Dataset excerpt:
┄┄┄┄┄┄

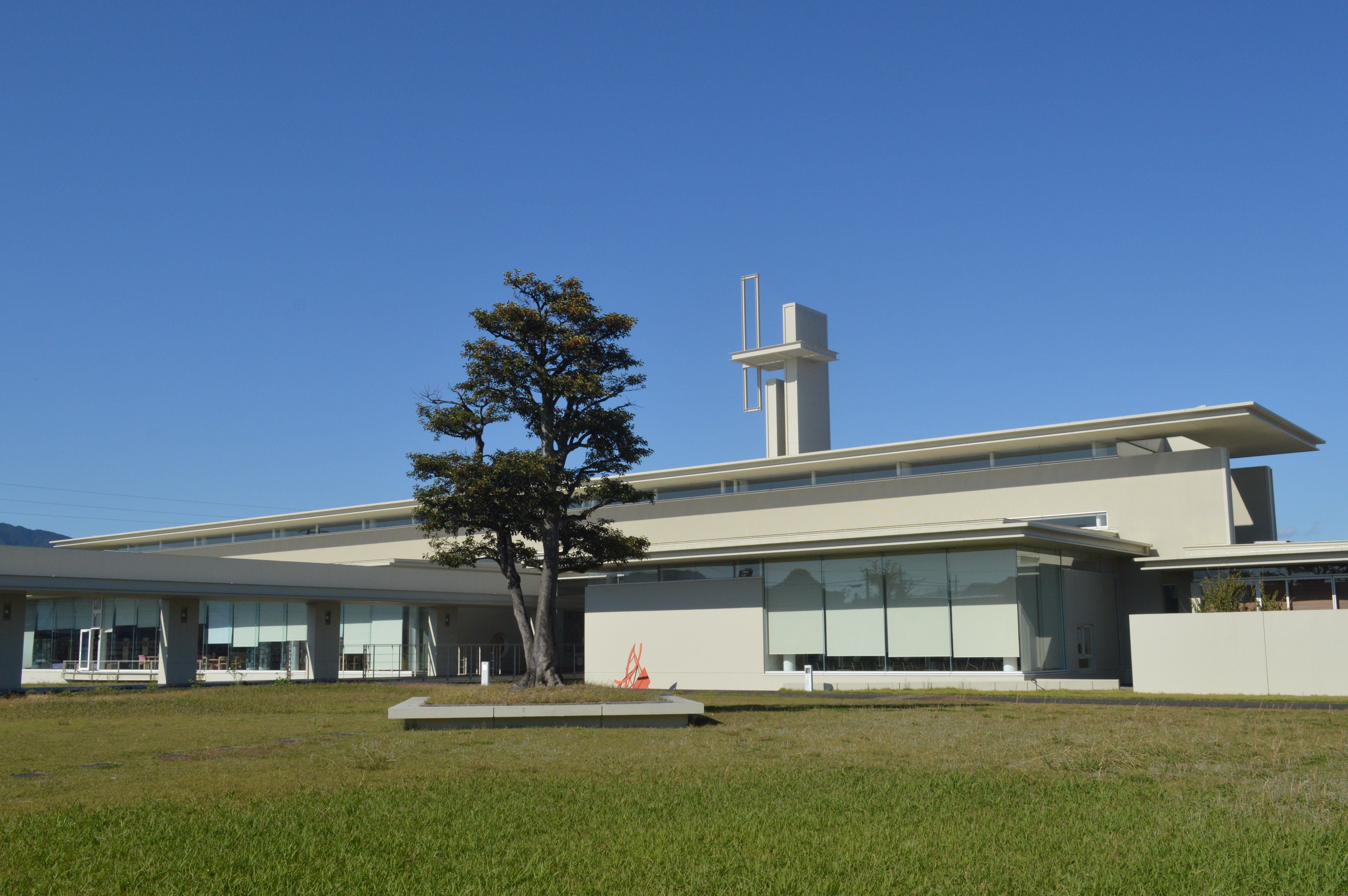 岐阜県安八郡神戸町にある神戸町立図書館。
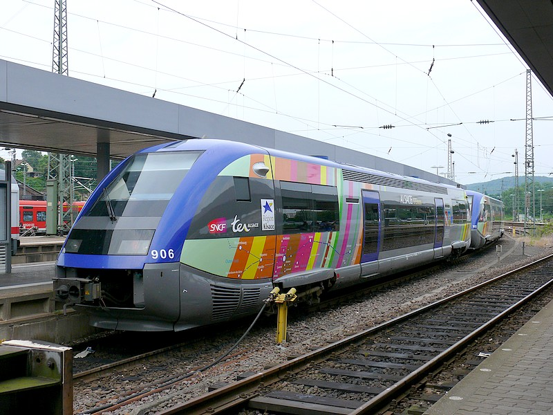 X 73900 en livrée TER Alsace en gare de Sarrebruck
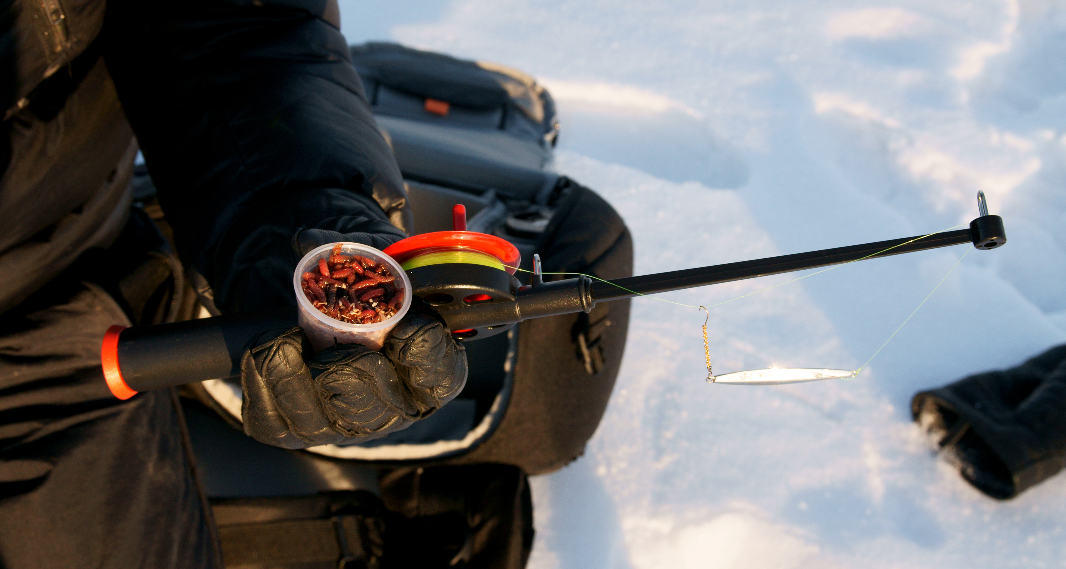 Pilkkivapa, toukkia ja muuta pilkkitilpehööriä.
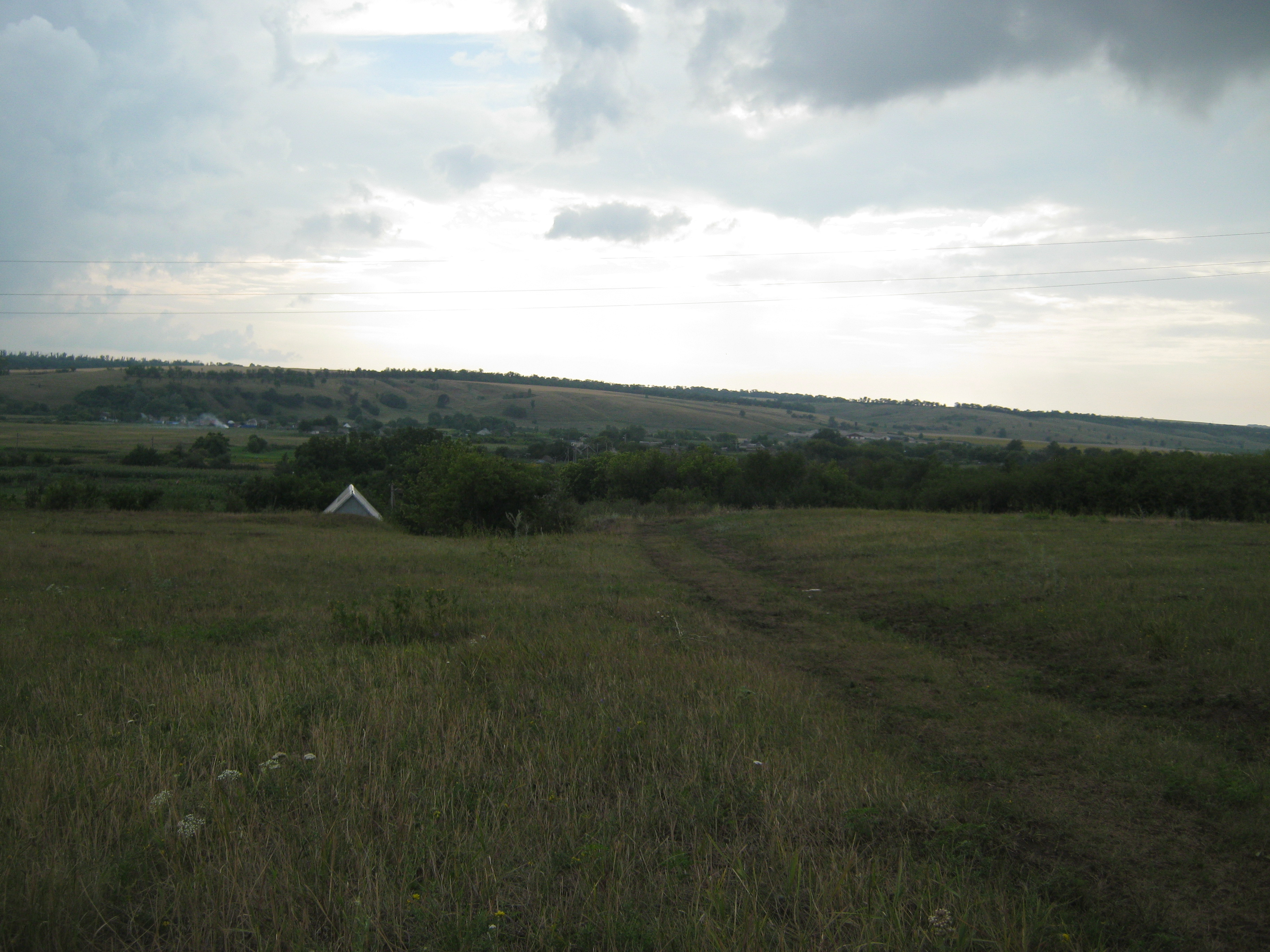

┄┄┄┄┄┄

Problem requirements:
No pictures belong in the answer; copy all other parts of the listing exactly.

Exercise response:
 岐阜県安八郡神戸町にある神戸町立図書館。
 X 73900 en livrée TER Alsace en gare de Sarrebruck
 Pilkkivapa, toukkia ja muuta pilkkitilpehööriä.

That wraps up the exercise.